Protagonist must rescue lover from coma, metaphysical peril by entering lover's mind using a sci-fi dream machine.

Blissfully zany, wild nonsense. As you might guess from its title and premise, the main action takes place on different planes of reality and the film constantly keeps us guessing as to what plane we're on. It has like four fake-out endings, one of which comes about half-way through the film. Each fake-out end initially seems annoying but then What Happens Next ratchets the film up a whole 'nother level of crazy. I think it would spoil the fun to say too much more about the plot.

Kiyoshi Kurosawa is one of my favorite filmmakers. He is well known for having worked in an astonishing variety of genres. I've seen yakuza films (The Revenge, Serpent's Path), horror films (Seance, Cure, Pulse, Retribution), a screwy comedy (Doppleganger), family dramas (Bright Future, Tokyo Sonata), pink film (The Excitement of Do-Re-Mi-Fa Girl) and unclassifiable combinations of all of the above (Charisma).
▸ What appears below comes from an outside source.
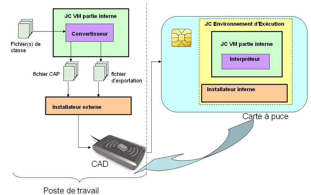 javacard-CAD

Real is another genre-masher, equal parts love story, sci-fi, and horror.

One never knows what to expect in Kurosawa's films. With the exception of the terrifyingly tight Cure, they are all strange yarns, unrolling haphazardly in odd digressions, bizarre twists, slow burns punctuated by the baffling. They may sometimes be thin on substance. What holds them together is mood, feeling, atmosphere. His comedies seem to trot on the air. His horror and gangster films are suffused with dread and melancholy. Anything might happen at any moment--usually something frightening. He's a master of the obliquely-framed, blurry ghost in the background, the shot that lingers just a little too long, the subtle slow camera lurk. And behind it all there is usually some kind of philosophical attitude or social concern.  Seance uses ghosts to explore mid-life crisis and childless marriage. Pulse uses ghosts to talk about anomie and suicide. Cure and Charisma use psychism to explore alienation, aggression, and apocalyptic yearnings that lie under the surface of the everyday. Doppleganger is happy existentialism, The Revenge is a bit more nihilistic on that count. Real is about, what? Love, probably. But mostly a good time.